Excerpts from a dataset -
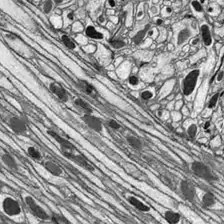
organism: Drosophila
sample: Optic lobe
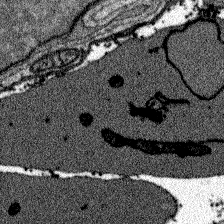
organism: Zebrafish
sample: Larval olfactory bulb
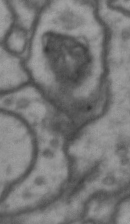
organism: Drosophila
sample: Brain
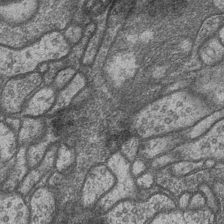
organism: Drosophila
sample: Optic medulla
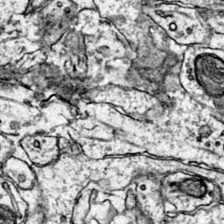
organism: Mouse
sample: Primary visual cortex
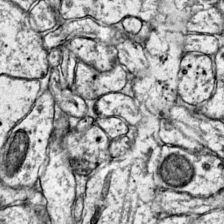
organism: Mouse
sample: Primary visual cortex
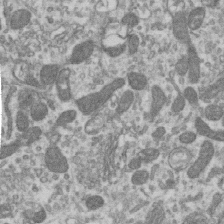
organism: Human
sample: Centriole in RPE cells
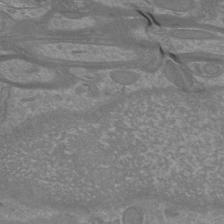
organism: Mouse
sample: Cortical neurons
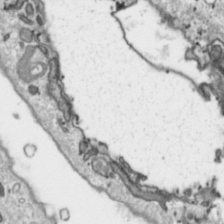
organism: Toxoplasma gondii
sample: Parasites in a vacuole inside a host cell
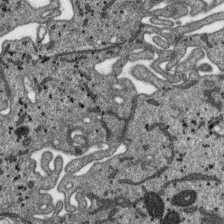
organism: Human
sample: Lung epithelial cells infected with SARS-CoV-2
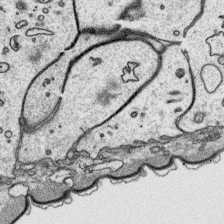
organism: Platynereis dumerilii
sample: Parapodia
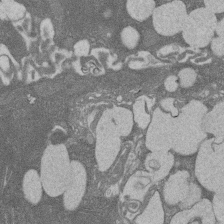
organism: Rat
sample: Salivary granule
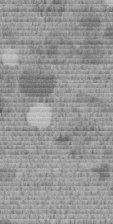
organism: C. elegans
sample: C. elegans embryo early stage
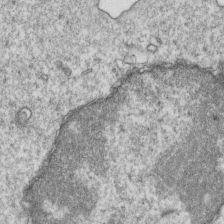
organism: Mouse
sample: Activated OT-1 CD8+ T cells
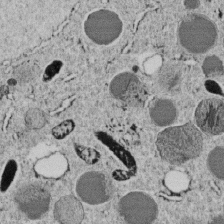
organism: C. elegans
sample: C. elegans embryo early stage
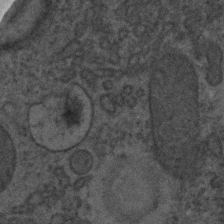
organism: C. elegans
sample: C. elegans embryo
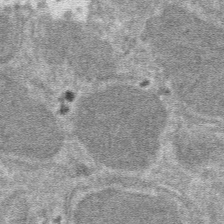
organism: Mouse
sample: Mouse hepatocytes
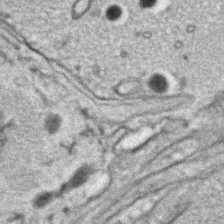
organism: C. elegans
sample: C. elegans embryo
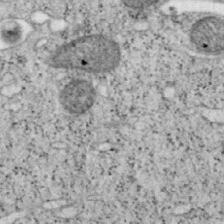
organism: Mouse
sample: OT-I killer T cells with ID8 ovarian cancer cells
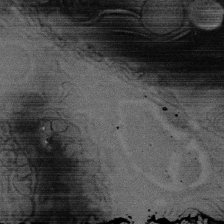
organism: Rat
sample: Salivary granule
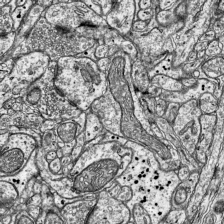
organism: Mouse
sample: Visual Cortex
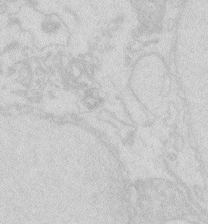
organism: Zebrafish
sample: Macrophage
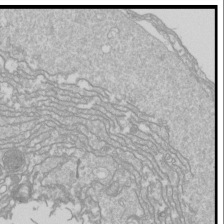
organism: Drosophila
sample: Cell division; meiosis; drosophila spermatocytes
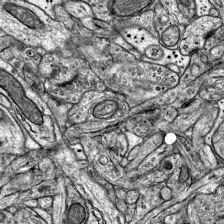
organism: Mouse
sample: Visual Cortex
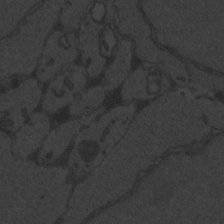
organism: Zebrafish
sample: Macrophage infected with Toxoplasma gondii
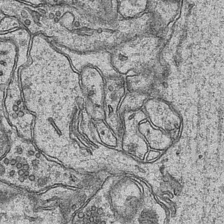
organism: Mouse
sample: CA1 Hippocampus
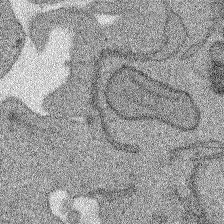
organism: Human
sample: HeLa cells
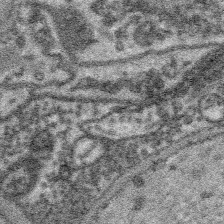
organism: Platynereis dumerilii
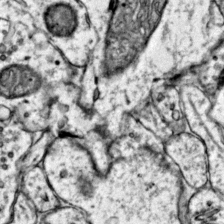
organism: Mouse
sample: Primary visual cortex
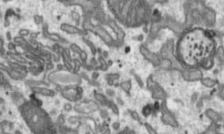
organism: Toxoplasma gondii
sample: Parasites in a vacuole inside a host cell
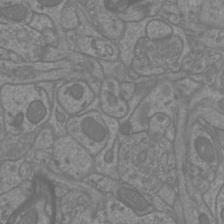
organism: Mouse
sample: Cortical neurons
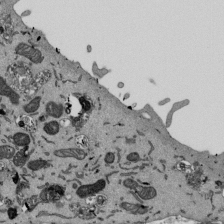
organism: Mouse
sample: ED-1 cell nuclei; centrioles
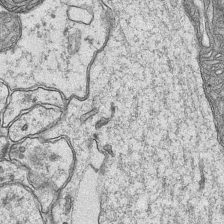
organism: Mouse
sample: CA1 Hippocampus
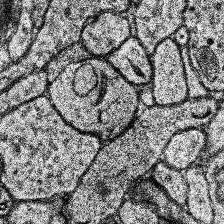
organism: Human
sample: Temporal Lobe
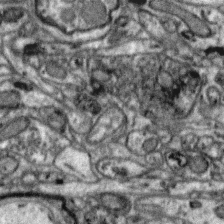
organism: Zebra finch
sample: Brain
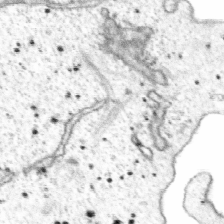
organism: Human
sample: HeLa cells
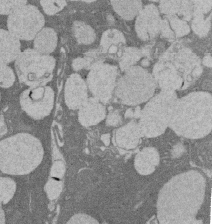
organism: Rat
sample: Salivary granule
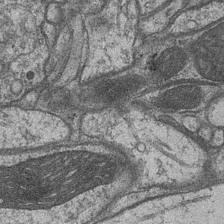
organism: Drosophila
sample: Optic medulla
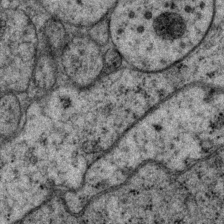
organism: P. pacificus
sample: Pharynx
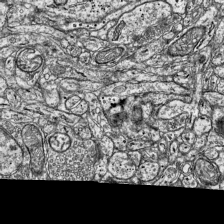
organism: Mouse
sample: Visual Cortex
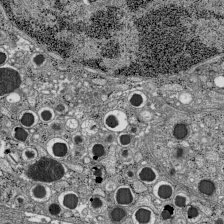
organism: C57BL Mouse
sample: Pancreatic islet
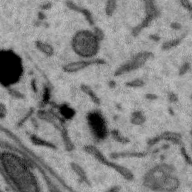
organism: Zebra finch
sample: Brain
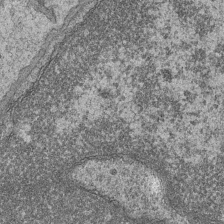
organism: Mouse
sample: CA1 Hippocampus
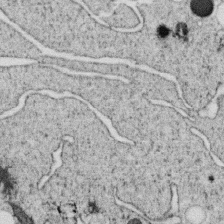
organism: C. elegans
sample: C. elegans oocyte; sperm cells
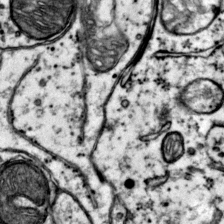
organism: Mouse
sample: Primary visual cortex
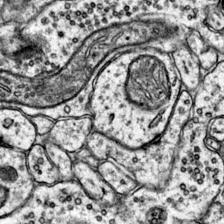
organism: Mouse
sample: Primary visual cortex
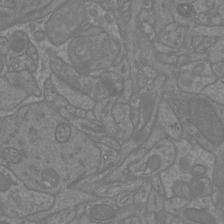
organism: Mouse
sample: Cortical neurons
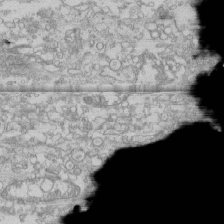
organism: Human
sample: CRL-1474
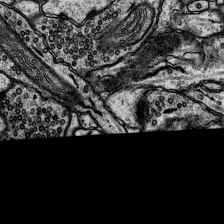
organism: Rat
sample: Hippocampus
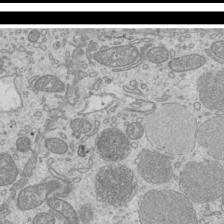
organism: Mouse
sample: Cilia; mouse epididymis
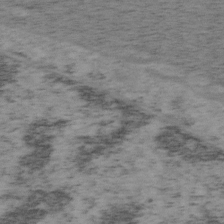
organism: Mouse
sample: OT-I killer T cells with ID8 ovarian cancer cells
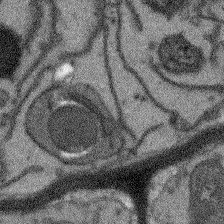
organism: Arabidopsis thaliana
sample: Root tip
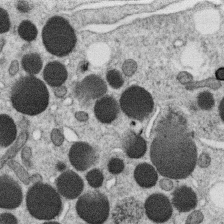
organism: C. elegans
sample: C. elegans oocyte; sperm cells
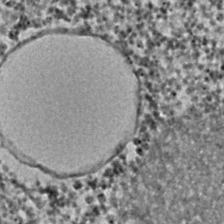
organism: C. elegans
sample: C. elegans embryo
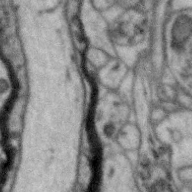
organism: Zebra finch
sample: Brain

Exercise requirements - Verbatim output of the entries is required, with each image left out.

Answer to this task -
organism: Drosophila
sample: Optic lobe
organism: Zebrafish
sample: Larval olfactory bulb
organism: Drosophila
sample: Brain
organism: Drosophila
sample: Optic medulla
organism: Mouse
sample: Primary visual cortex
organism: Mouse
sample: Primary visual cortex
organism: Human
sample: Centriole in RPE cells
organism: Mouse
sample: Cortical neurons
organism: Toxoplasma gondii
sample: Parasites in a vacuole inside a host cell
organism: Human
sample: Lung epithelial cells infected with SARS-CoV-2
organism: Platynereis dumerilii
sample: Parapodia
organism: Rat
sample: Salivary granule
organism: C. elegans
sample: C. elegans embryo early stage
organism: Mouse
sample: Activated OT-1 CD8+ T cells
organism: C. elegans
sample: C. elegans embryo early stage
organism: C. elegans
sample: C. elegans embryo
organism: Mouse
sample: Mouse hepatocytes
organism: C. elegans
sample: C. elegans embryo
organism: Mouse
sample: OT-I killer T cells with ID8 ovarian cancer cells
organism: Rat
sample: Salivary granule
organism: Mouse
sample: Visual Cortex
organism: Zebrafish
sample: Macrophage
organism: Drosophila
sample: Cell division; meiosis; drosophila spermatocytes
organism: Mouse
sample: Visual Cortex
organism: Zebrafish
sample: Macrophage infected with Toxoplasma gondii
organism: Mouse
sample: CA1 Hippocampus
organism: Human
sample: HeLa cells
organism: Platynereis dumerilii
organism: Mouse
sample: Primary visual cortex
organism: Toxoplasma gondii
sample: Parasites in a vacuole inside a host cell
organism: Mouse
sample: Cortical neurons
organism: Mouse
sample: ED-1 cell nuclei; centrioles
organism: Mouse
sample: CA1 Hippocampus
organism: Human
sample: Temporal Lobe
organism: Zebra finch
sample: Brain
organism: Human
sample: HeLa cells
organism: Rat
sample: Salivary granule
organism: Drosophila
sample: Optic medulla
organism: P. pacificus
sample: Pharynx
organism: Mouse
sample: Visual Cortex
organism: C57BL Mouse
sample: Pancreatic islet
organism: Zebra finch
sample: Brain
organism: Mouse
sample: CA1 Hippocampus
organism: C. elegans
sample: C. elegans oocyte; sperm cells
organism: Mouse
sample: Primary visual cortex
organism: Mouse
sample: Primary visual cortex
organism: Mouse
sample: Cortical neurons
organism: Human
sample: CRL-1474
organism: Rat
sample: Hippocampus
organism: Mouse
sample: Cilia; mouse epididymis
organism: Mouse
sample: OT-I killer T cells with ID8 ovarian cancer cells
organism: Arabidopsis thaliana
sample: Root tip
organism: C. elegans
sample: C. elegans oocyte; sperm cells
organism: C. elegans
sample: C. elegans embryo
organism: Zebra finch
sample: Brain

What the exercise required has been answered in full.